Concurrent writes to a HotelIndexEntry happen when two upstream services emit events about the same propertyId simultaneously. Each consumer only writes its own slice:

SliceOwner consumerVector-clock column
Identity, geo, amenities, languages, hero, region, statusPropertyEventConsumervc_property_service
priceFromBaseMicro, freeCancellation, payAtProperty, RateSnapshotPricingEventConsumervc_pricing_service
roomsAvailable, AvailabilityHintInventoryEventConsumervc_inventory_service
popularityScore7d/28d, boostMultiplier, freshnessBoost, qualityScorethis service (commands + jobs)none — internal fields
Tenant cascade (status='suppressed' then delete)TenantEventConsumern/a

There is no field that is jointly written by two consumers. Conflicts are therefore reduced to "is this incoming event newer than what I last applied for my own slice?" — answered by the vector-clock column.

When the consumer sees incoming.vectorClock < stored.vc_<service>, it:

  1. logs projection.skipped_stale,
  2. records inbox.result = 'dropped_stale',
  3. emits no projection.updated.v1 event.

When incoming.vectorClock > stored.vc_<service>, the slice is overwritten and the vector clock advances.

When ==, the consumer treats it as duplicate; the inbox unique constraint on event_id already short-circuits this path.

2.3 Recovery & rebuild

Three recovery mechanisms:

  1. Outbox publisher catch-up — runs continuously; handles transient Pub/Sub publish failures.
  2. Drift sweep — every 5 minutes, picks 1 000 hotel_index_entries rows updated in the last hour and re-emits a projection.updated.v1 if the OpenSearch document hash differs.
  3. Full reindexIndexBuild orchestration consumes a BigQuery archive of canonical events from since_ts, replays them into a fresh OpenSearch index melmastoon-search-v<n>-<region>, then atomically swaps the melmastoon-search-current alias. See APPLICATION_LOGIC § StartIndexRebuild and DEPLOYMENT_TOPOLOGY § index swap runbook.

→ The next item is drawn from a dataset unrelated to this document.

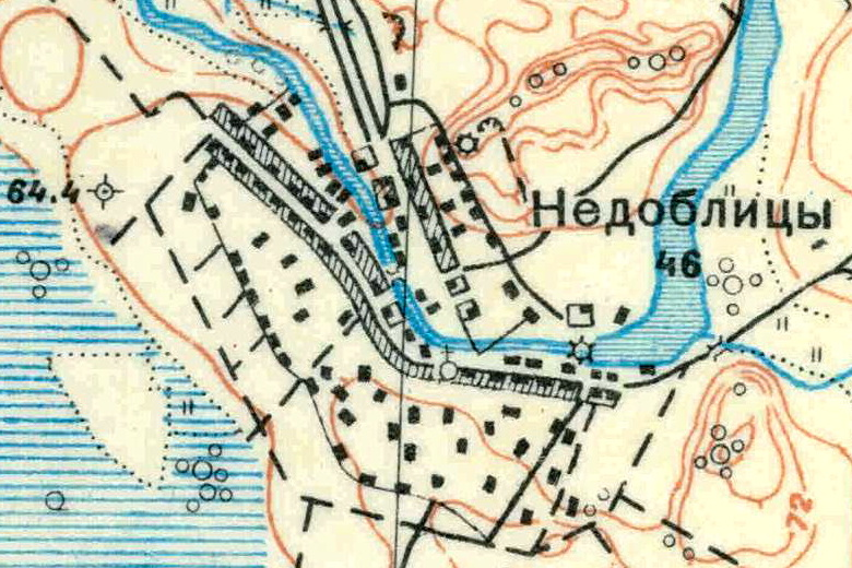 Топографическая карта Ленинградской области, квадрат О-35-22-Г-г (Торма), деревня Недоблицы.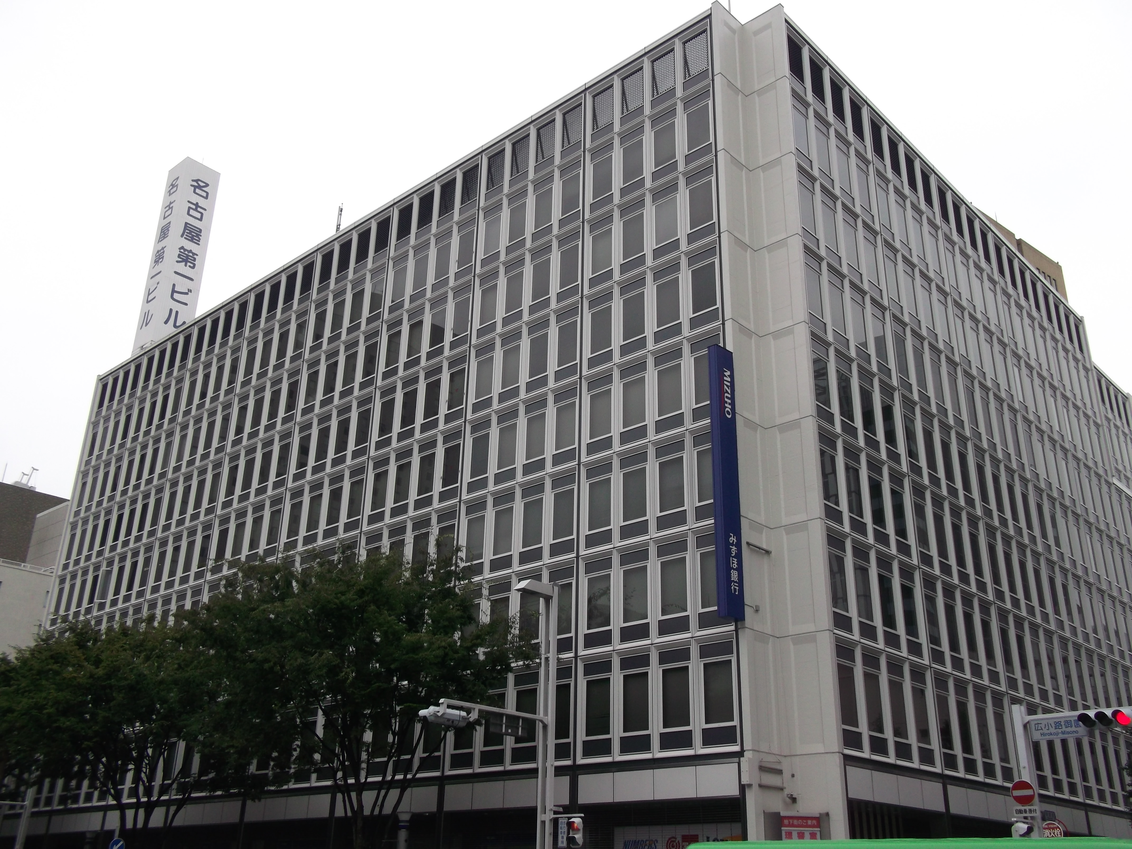 名古屋市中区の名古屋第一ビルを南側公道東側より撮影

Postgres is always the canonical projection — OpenSearch and Redis can be wiped and rebuilt at any time without data loss.


3. Read-side cache contract for bff-consumer-service

Although there is no client-side mirror, bff-consumer-service may cache responses. The contract:

  • Every search response carries a Cache-Control: public, max-age=60, stale-while-revalidate=120 for anonymous, non-personalized queries.
  • Every hotel-detail response carries Cache-Control: public, max-age=300, stale-while-revalidate=600.
  • Personalized responses (with X-User-Bucket set on a recommendation route, future) carry Cache-Control: private, max-age=30.
  • Surrogate keys: Surrogate-Key: hotel:<propertyId> hotel:<propertyId>:<currency> so a CDN can purge per-property on projection.updated.v1 if bff-consumer-service chooses to wire the webhook.

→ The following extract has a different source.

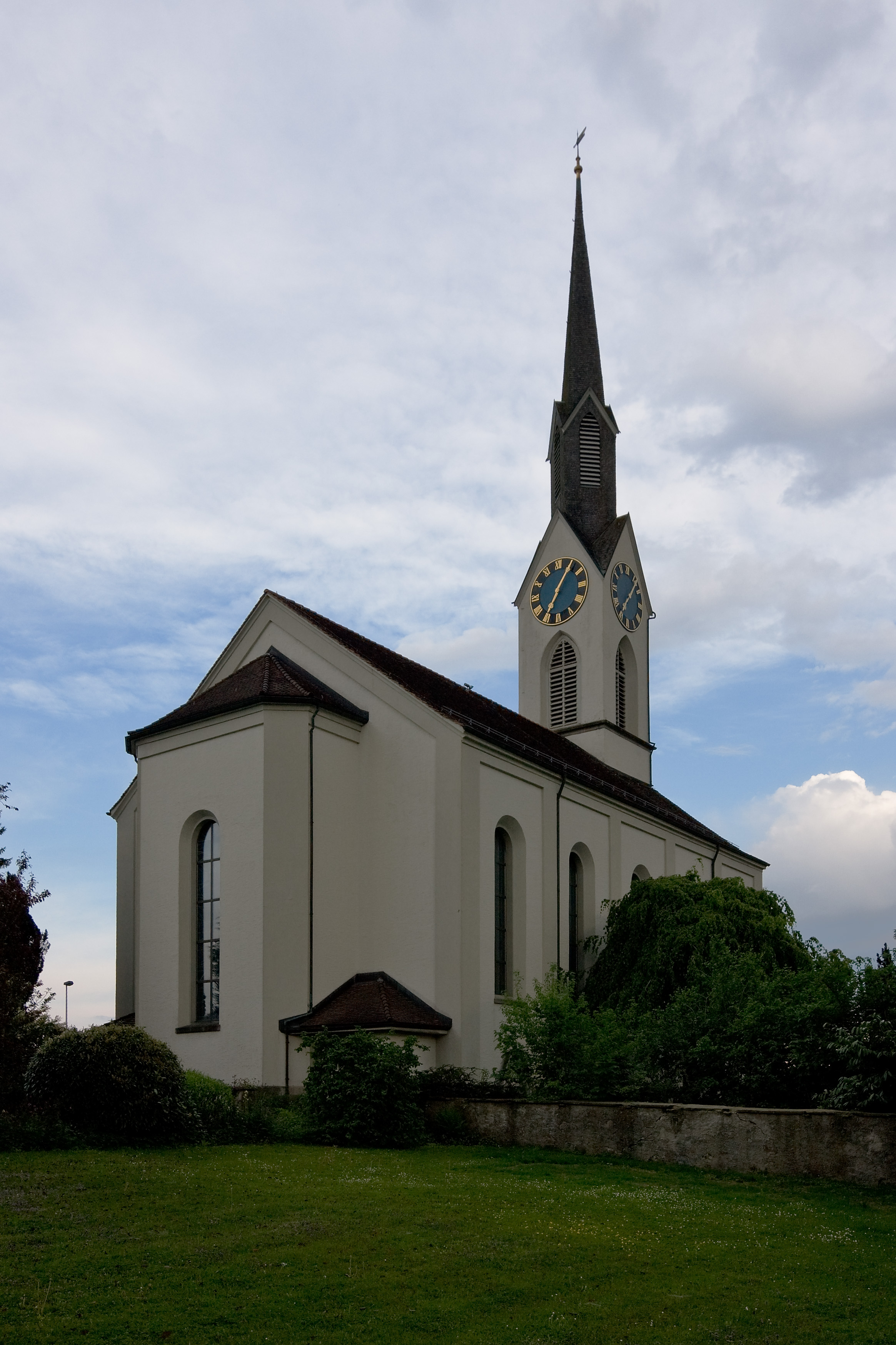 Die Kirche in Obfelden vom Friedhof gesehenArchitekt Ferdinand Stadler

search-aggregation-service itself does not push to the CDN. It exposes GET /internal/v1/projection/changes (see API_CONTRACTS.md) so any cache layer can pull recent change keys and purge accordingly.


4. Forbidden patterns (will fail review)

  • A new Electron client that mirrors hotel_index_entries to a local SQLite — use the existing search API instead. The desktop must not "ship a search engine" with results from other tenants; that violates the cross-tenant boundary rules even though those rows are public, because the desktop client cannot enforce the allow-list contract over time.
  • Bidirectional sync (mobile or desktop write back to the index). All writes are event-driven; there is no client-write API.
  • A new "sync_state" table for any external client — every reader uses the search API.
  • Direct Postgres reads from bff-consumer-service against search.*. Reads must go through the public REST API to preserve degradation, caching, ranking, and rate-limit semantics.

5. Versioning

This service participates in server-side schema versioning only:

Versioned thingHow it's versionedBackward compat
Public REST APIURL /api/v<N>/… (see API_CONTRACTS.md)Two majors at once min. 90 d
Event payloadsevent.version integer + topic suffix .v<n>Topic-major break ⇒ new topic; producers dual-publish ≥ 30 d
OpenSearch index templatemelmastoon-search-v<n>-<region> index, one aliasAtomic alias swap, instant rollback
Postgres schemaexpand → backfill → contract, see MIGRATION_PLAN.mdOld code keeps running through expand & backfill phases

There is no client-side schema to coordinate with; rollouts are pure server orchestration.